Une question de travail plus qu’une question technologique se pose : que devient la traduction quand une industrie fondée sur la publication hebdomadaire, la circulation internationale accélérée et la rentabilité transforme la langue en variable d’ajustement ? Le constat qu’opère The Webtoon-ish part d’une scène précise, à Séoul, puis remonte vers une mécanique plus large : baisse des tarifs, montée du volume, intégration de prestataires par les plateformes et, désormais, banalisation d’outils automatisés.

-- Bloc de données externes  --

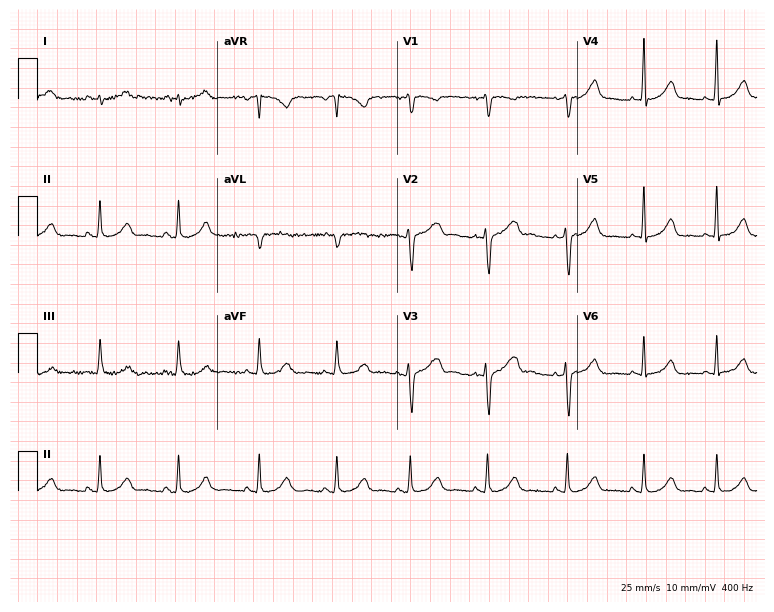
12-lead ECG from a 33-year-old woman. No first-degree AV block, right bundle branch block (RBBB), left bundle branch block (LBBB), sinus bradycardia, atrial fibrillation (AF) or sinus tachycardia recorded for this tracing.

La chronologie donne du poids à cette lecture. Le ministère sud-coréen de la Culture rappelait en janvier 2024 que le chiffre d’affaires du webtoon dans le pays avait atteint 1 829 milliards de wons en 2022, en hausse de 16,8 % sur un an, tandis que les entreprises identifiaient déjà l’interprétation et la traduction comme leur premier besoin d’accompagnement à l’international, à 53,9 %.

Dans le même mouvement, le revenu annuel brut moyen des auteurs ayant travaillé toute l’année reculait à 98,4 millions de wons, soit 20,3 millions de moins que l’année précédente. L’expansion mondiale augmentait donc la dépendance aux médiations linguistiques, sans garantir une meilleure rémunération du travail créatif.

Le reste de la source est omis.